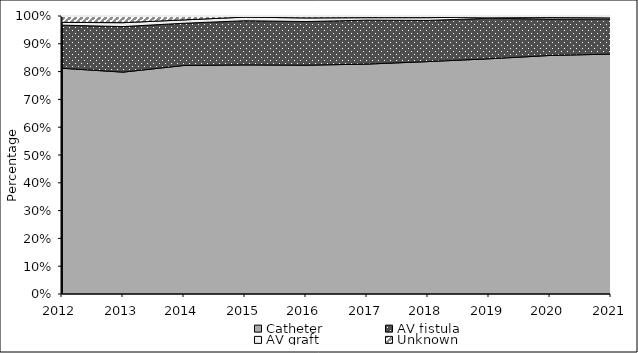
| Category | Catheter | AV fistula | AV graft | Unknown |
|---|---|---|---|---|
| 2012.0 | 81.2 | 15.5 | 1 | 2.3 |
| 2013.0 | 79.8 | 16.4 | 1.4 | 2.4 |
| 2014.0 | 82.2 | 15.2 | 1.2 | 1.4 |
| 2015.0 | 82.4 | 15.9 | 1.3 | 0.4 |
| 2016.0 | 82.3 | 15.7 | 1.3 | 0.6 |
| 2017.0 | 82.7 | 15.8 | 0.9 | 0.6 |
| 2018.0 | 83.6 | 14.8 | 1 | 0.5 |
| 2019.0 | 84.6 | 14.6 | 0.5 | 0.3 |
| 2020.0 | 85.8 | 13.1 | 0.6 | 0.5 |
| 2021.0 | 86.3 | 12.7 | 0.7 | 0.3 |
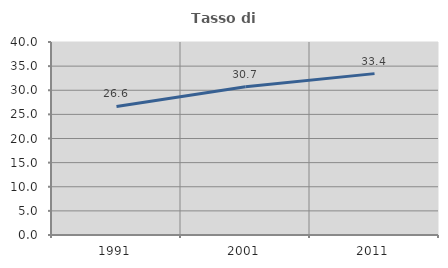
| Category | Tasso di occupazione   |
|---|---|
| 1991.0 | 26.636 |
| 2001.0 | 30.704 |
| 2011.0 | 33.446 |
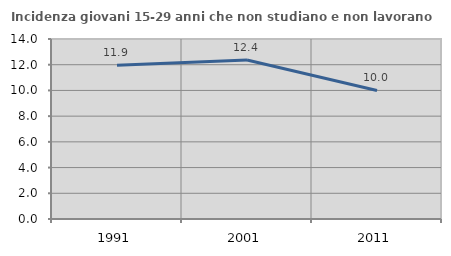
| Category | Incidenza giovani 15-29 anni che non studiano e non lavorano  |
|---|---|
| 1991.0 | 11.95 |
| 2001.0 | 12.371 |
| 2011.0 | 10 |
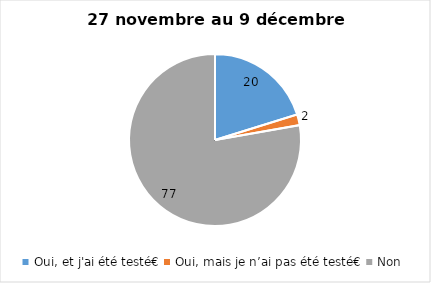
| Category | Series 0 |
|---|---|
| Oui, et j'ai été testé€ | 20 |
| Oui, mais je n’ai pas été testé€ | 2 |
| Non | 77 |
***
» **Work task**
Pictures aside, give the data again exactly as it appears.

» **Answer**
| Category | Catheter | AV fistula | AV graft | Unknown |
|---|---|---|---|---|
| 2012.0 | 81.2 | 15.5 | 1 | 2.3 |
| 2013.0 | 79.8 | 16.4 | 1.4 | 2.4 |
| 2014.0 | 82.2 | 15.2 | 1.2 | 1.4 |
| 2015.0 | 82.4 | 15.9 | 1.3 | 0.4 |
| 2016.0 | 82.3 | 15.7 | 1.3 | 0.6 |
| 2017.0 | 82.7 | 15.8 | 0.9 | 0.6 |
| 2018.0 | 83.6 | 14.8 | 1 | 0.5 |
| 2019.0 | 84.6 | 14.6 | 0.5 | 0.3 |
| 2020.0 | 85.8 | 13.1 | 0.6 | 0.5 |
| 2021.0 | 86.3 | 12.7 | 0.7 | 0.3 |
| Category | Tasso di occupazione   |
|---|---|
| 1991.0 | 26.636 |
| 2001.0 | 30.704 |
| 2011.0 | 33.446 |
| Category | Incidenza giovani 15-29 anni che non studiano e non lavorano  |
|---|---|
| 1991.0 | 11.95 |
| 2001.0 | 12.371 |
| 2011.0 | 10 |
| Category | Series 0 |
|---|---|
| Oui, et j'ai été testé€ | 20 |
| Oui, mais je n’ai pas été testé€ | 2 |
| Non | 77 |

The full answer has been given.